To handle parameter uncertainties and external disturbances, I designed an H∞ robust state feedback controller. The state-space representation of the system is given by:
$$ \dot{x} = (A + \Delta A)x + (B_u + \Delta B_u)U + B_w w $$
$$ z_1 = (C_1 + \Delta C_1)x + (D_{1u} + \Delta D_{1u})U $$
where $x = [z_s – z_u, \dot{z}_s, z_u – z_r, \dot{z}_u]^T$ is the state vector, $w = [\dot{z}_r, F_w]^T$ is the disturbance input, $U$ is the control input, and $\Delta A$, $\Delta B_u$, $\Delta C_1$, $\Delta D_{1u}$ represent parameter uncertainties. Using linear matrix inequalities (LMIs), I derived the control law $U = Kx$, ensuring system stability and performance optimization. The LMI conditions were solved via MATLAB’s LMI toolbox, resulting in a controller that minimizes the H∞ norm of the transfer function from disturbances to controlled outputs, such as body acceleration and suspension deflection.

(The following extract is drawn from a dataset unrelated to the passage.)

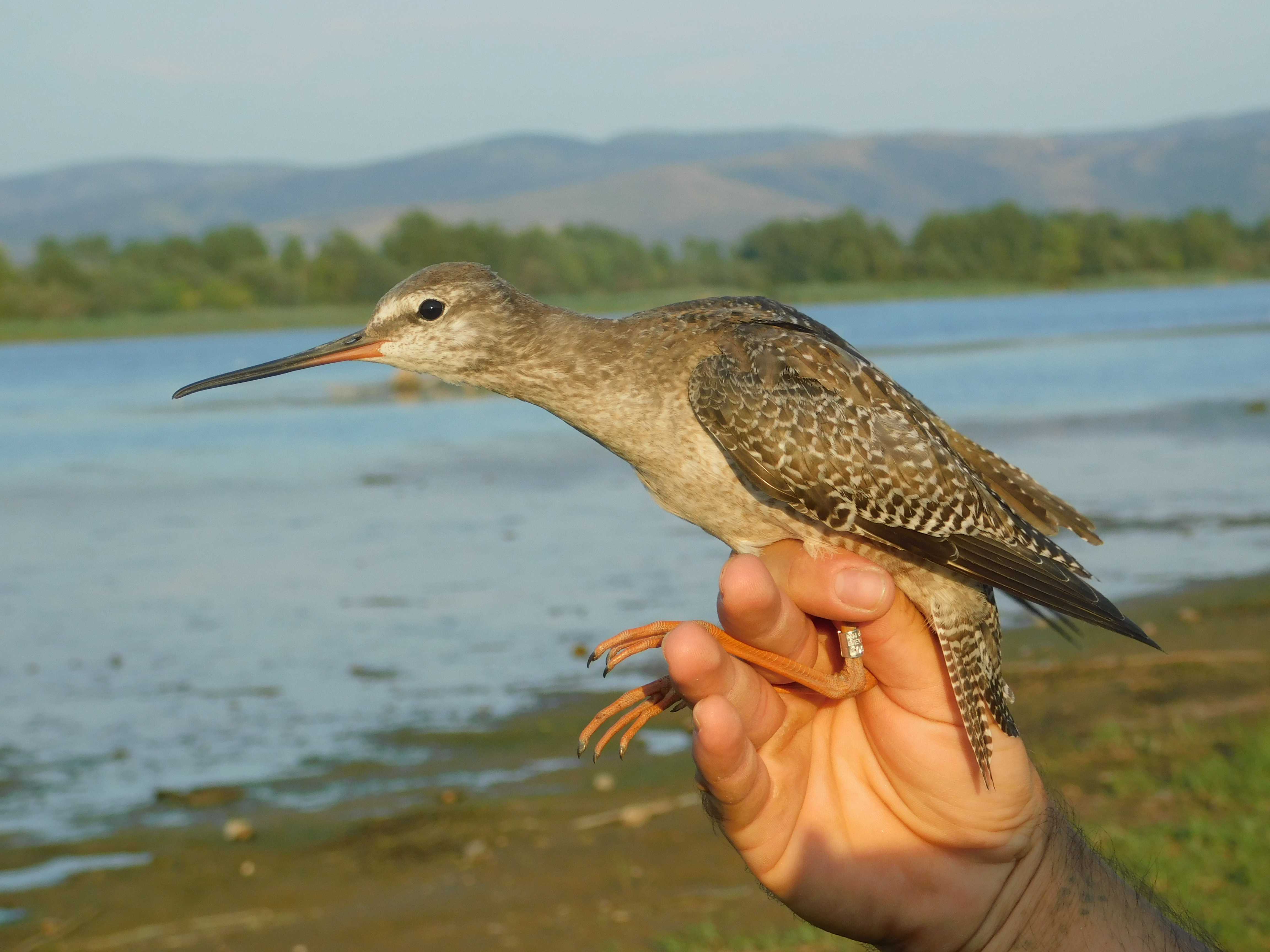 Srpski (latinica): Crni sprudnik se gnezdi u tundrama Evroazije. U Srbiji se sreće tokom seobe. Ptica je prstenovana u Specijalnom rezervatu prirode ,,Labudovo okno".
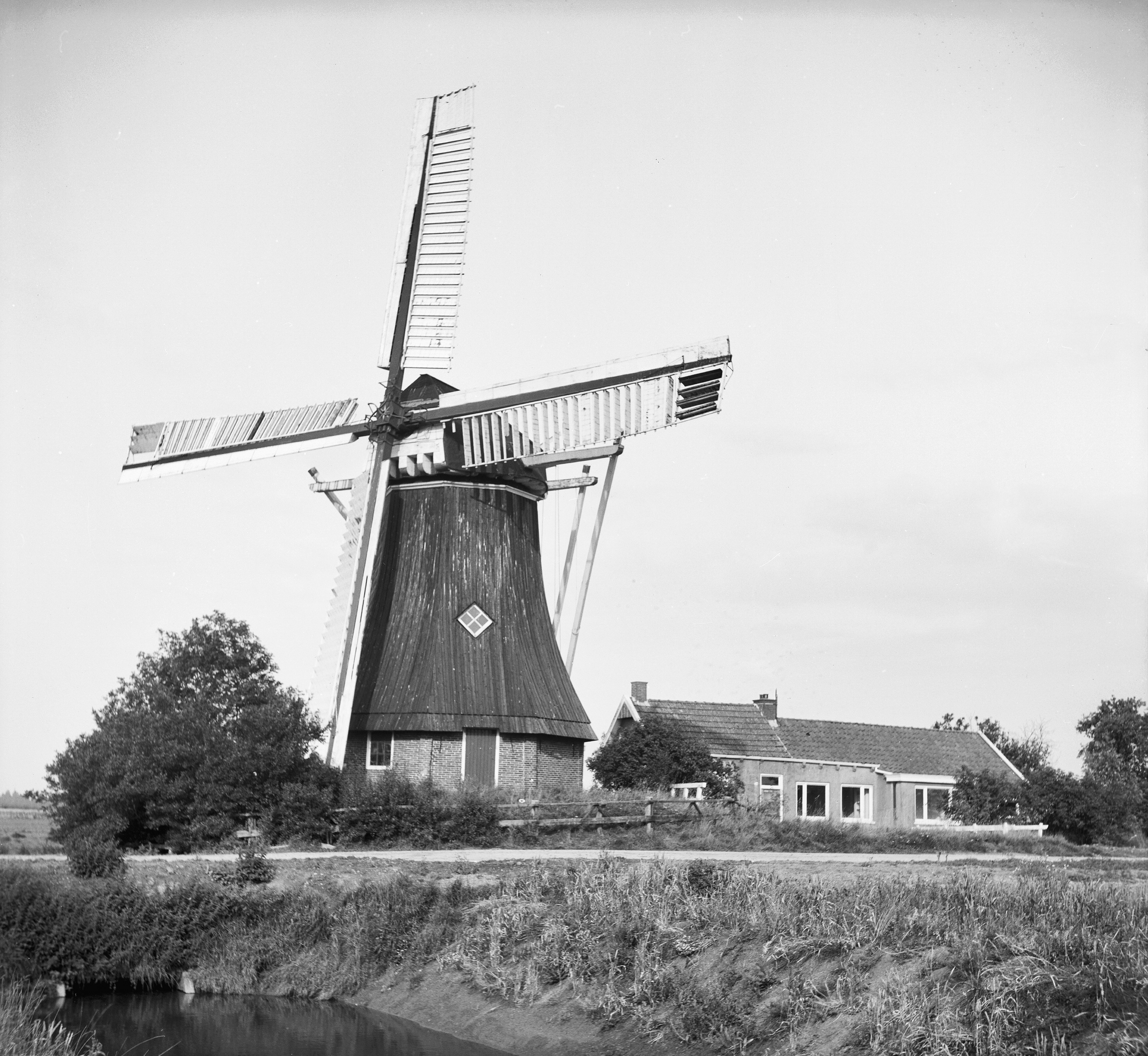 watermolen van de polder De Dellen, overzicht

In simulation analyses, I evaluated the system under random and impact road excitations. For random road conditions, I used a B-class road profile with a vehicle speed of 60 km/h, generated by the filter:
$$ \dot{q} = -0.111[vq(t) + 40 \sqrt{G_q(n_0)} v w_0(t)] $$
where $v$ is the speed, $G_q(n_0)$ is the road roughness coefficient, and $w_0(t)$ is white noise. The performance of the H∞ controller was compared against passive and skyhook-controlled semi-active suspensions. The results demonstrated significant improvements: the H∞ control reduced the root mean square (RMS) of body acceleration by 27.4%, suspension deflection by 44.7%, and tire dynamic load by 19.3%, outperforming skyhook control. In frequency domain analyses, the H∞ controller achieved peak reductions of up to 60.4% in key metrics, highlighting its effectiveness in suppressing resonances around the body and wheel natural frequencies.
For impact road conditions, I simulated a bump excitation described by:
$$ z_r(t) = \begin{cases}
\frac{A_m}{2} \left(1 – \cos \frac{2\pi v}{L} t\right) & 0 \leq t \leq \frac{L}{v} \\
0 & \text{otherwise}
\end{cases} $$
with $A_m = 0.1$ m and $L = 5$ m. The H∞ controller showed faster settling times and lower peak responses compared to other strategies, reducing the risk of hitting suspension limits and enhancing ride comfort. Additionally, I investigated the impact of sprung mass variations (±20%) on control performance. The H∞ controller maintained robust performance across different masses, whereas skyhook control exhibited greater sensitivity, underscoring the advantage of incorporating uncertainty in the design for electric cars.
To validate the simulations, I developed a quarter-car test bench for the electric wheel suspension system, incorporating an MR damper, an out-runner BLDC motor, and sensors for acceleration measurement. The experimental setup used a Speedgoat real-time target machine for control implementation. Harmonic excitations at frequencies of 5 Hz, 7 Hz, and 10 Hz were applied, and the H∞ controller consistently reduced the RMS of body acceleration by 15.43% to 24.49% compared to passive suspension, confirming the practical efficacy of the approach for China EV applications.
In conclusion, this study presents a comprehensive framework for modeling and controlling MR semi-active suspensions in electric cars. The modified hyperbolic tangent model accurately captures MR damper dynamics, while the H∞ robust controller effectively handles parameter uncertainties and external disturbances. Simulations and experiments under diverse conditions validate the superiority of this approach in improving ride comfort and stability. Future work could explore integration with full-vehicle models and adaptive control strategies to further enhance performance in the rapidly evolving electric car industry, particularly for China EV markets where innovation in suspension systems is critical.